«Ho oro nelle mani»: una madre cubana posa con una bottiglia di olio e cattura la crisi che vive l'isola

Cubana mostra con orgoglio di avere una bottiglia di olioFoto © Facebook/Yenia Cubanita Mayea

Una madre cubana posò sorridente con un barattolo d'olio tra le mani e utilizzò l'umorismo per ritrarre come un prodotto di base sia diventato una sorta di lusso di fronte alla scarsità e all'aumento incontrollato dei prezzi nell'isola.

La giovane, identificata su Facebook come Yenia Cubanita Mayea, ha condiviso la fotografia questo lunedì e ha assicurato che l'immagine doveva «rimanere nella storia».

«Ho oro nelle mie mani», ha scritto in il post.

Questo è per due mesi o più, aggiunse tra risate, prima di chiedere chi si trovasse nella stessa situazione.

Il suo commento riflette le strategie di molte famiglie cubane per sfruttare al massimo un prodotto che è essenziale per cucinare, ma il cui prezzo è diventato insostenibile a Cuba.

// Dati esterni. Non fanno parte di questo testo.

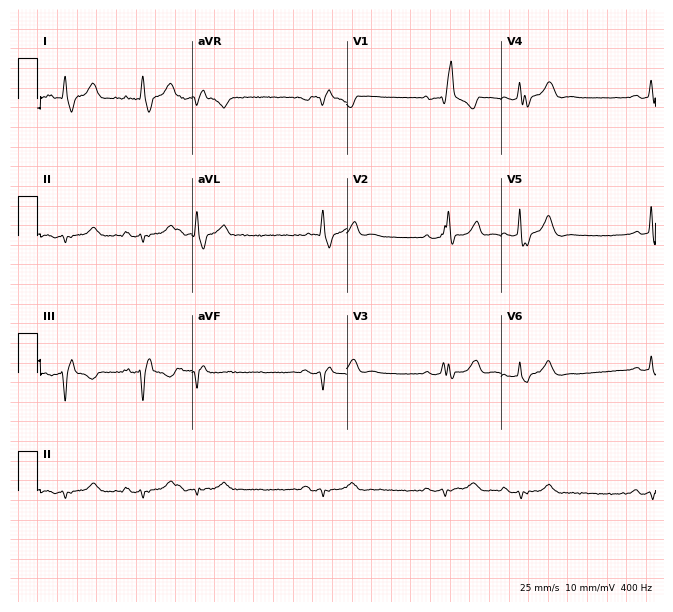
Resting 12-lead electrocardiogram (6.3-second recording at 400 Hz). Patient: a male, 78 years old. The tracing shows right bundle branch block.
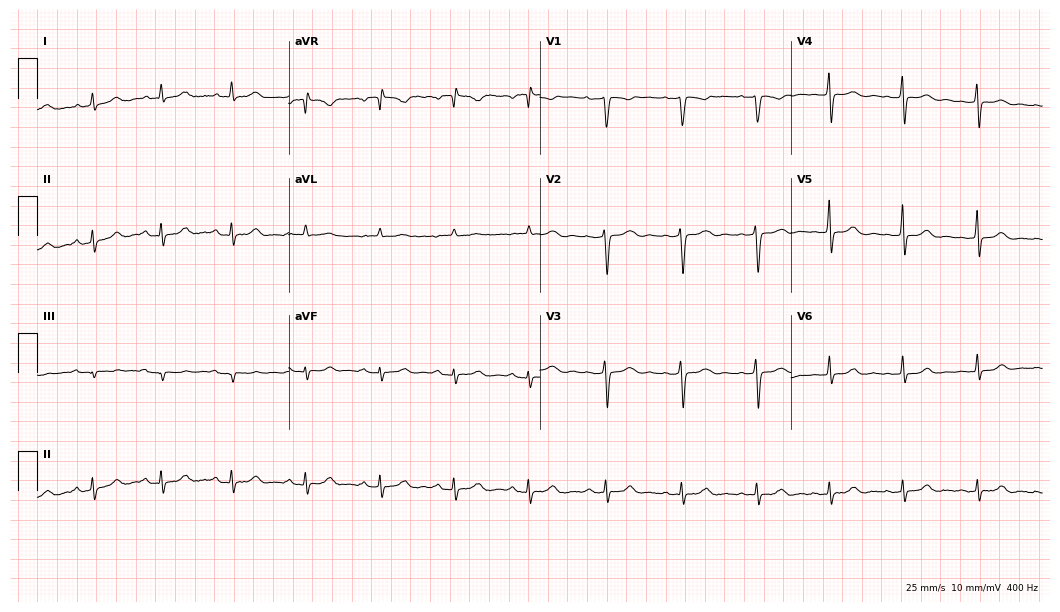
Electrocardiogram (10.2-second recording at 400 Hz), a 43-year-old woman. Overall reading on record: normal ECG.
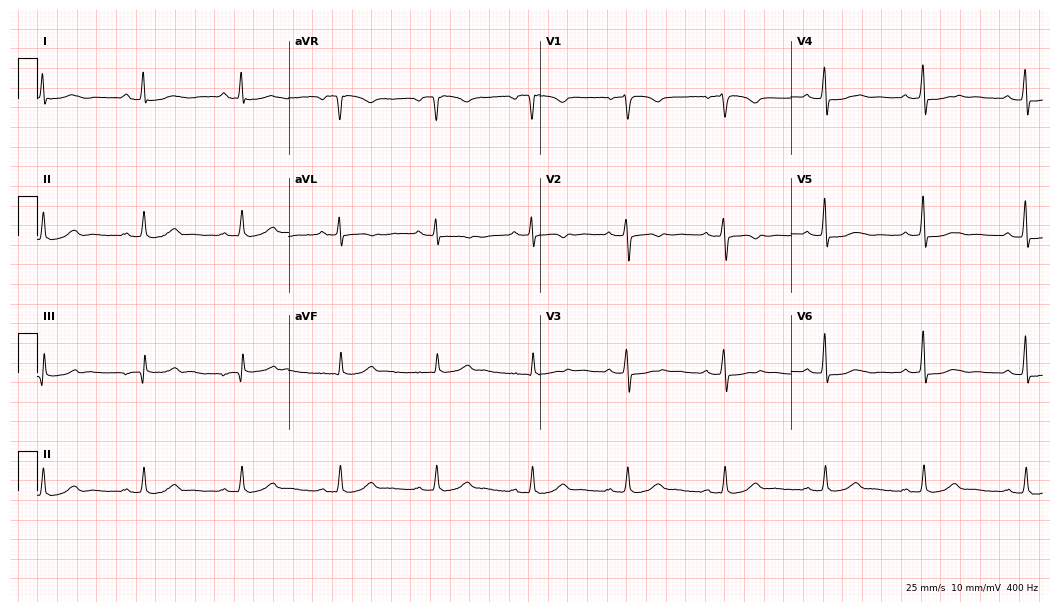
Electrocardiogram, a 53-year-old female. Of the six screened findings (first-degree AV block, right bundle branch block, left bundle branch block, sinus bradycardia, atrial fibrillation, sinus tachycardia), none is recorded. Other findings, if any, are not listed.
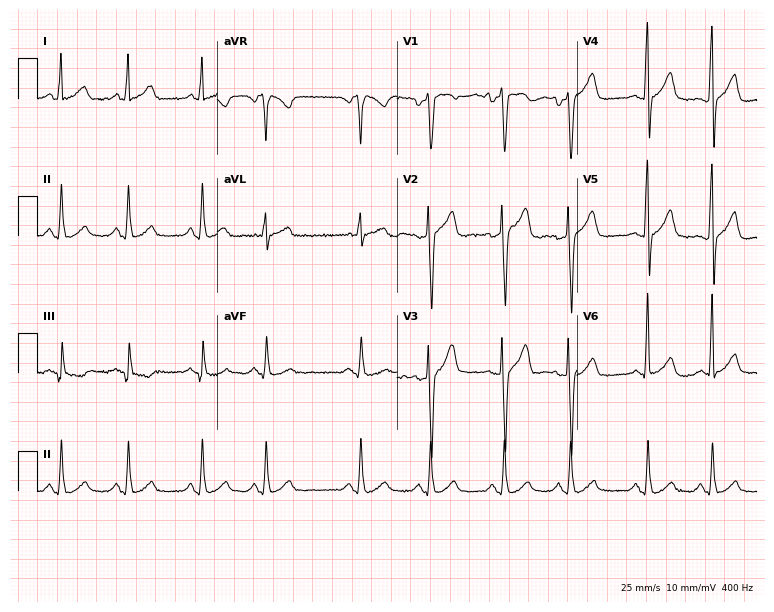
Standard 12-lead ECG recorded from a 35-year-old man. None of these six findings is recorded: first-degree AV block, right bundle branch block, left bundle branch block, sinus bradycardia, atrial fibrillation, sinus tachycardia.
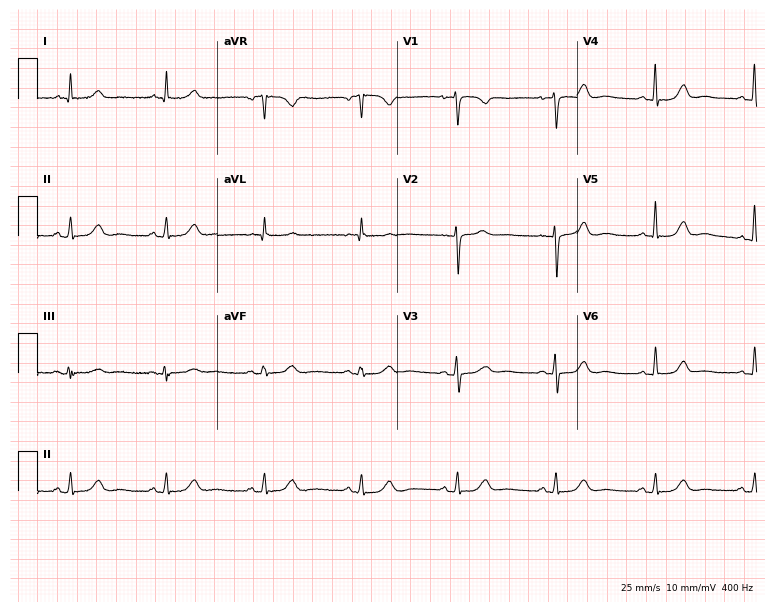
Resting 12-lead electrocardiogram. Patient: a woman, 60 years old. Read as a normal ECG.

La scalabilità si è accelerata dopo che il regime cubano ha eliminato a giugno i limiti sui prezzi per cinque prodotti importati, tra cui gli oli commestibili, tramite la Risoluzione 150/2026.

La decisione ha annullato il limite di 990 pesos per litro stabilito nel 2024.

Il governo ha giustificato il cambiamento dopo aver riconosciuto che i controlli non erano riusciti a contenere l'inflazione e che, in alcuni casi, hanno provocato la scomparsa di prodotti e il loro passaggio al mercato informale, ed è stato allora che il prezzo ha cominciato a salire rapidamente.

Il litro di olio ha raggiunto i 2,500 pesos a L'Avana e ha superato i 3,000 in altre province. A Sancti Spíritus, è passato da 2,000 a 3,000 pesos in appena 24 ore, secondo denunce diffuse sui social media.

La situazione continuò a deteriorarsi nelle settimane successive. All'inizio di agosto, l'olio aveva già raggiunto i 4.000 pesos al litro, mentre alcuni cubani affermavano che si vendeva anche a 5.000 pesos in determinate zone.

Di fronte all'aumento, le amministrazioni municipali hanno nuovamente fatto ricorso ai controlli che lo stesso governo aveva messo in discussione poche settimane prima.

Moa e Banes, a Holguín, hanno fissato il prezzo dell'olio a 2.200 pesos, anche se hanno assicurato che non si trattava di un nuovo limite.

In questo contesto, l'umorismo è diventato un modo per esprimere l'impatto della crisi.

De igual forma che Yenia Cubanita Mayea ha vantato la sua «fortuna», un altro cubano ha messo un pomo di olio dentro di una cassaforte e ha accompagnato la scena con la frase «Lottate per i vostri sogni».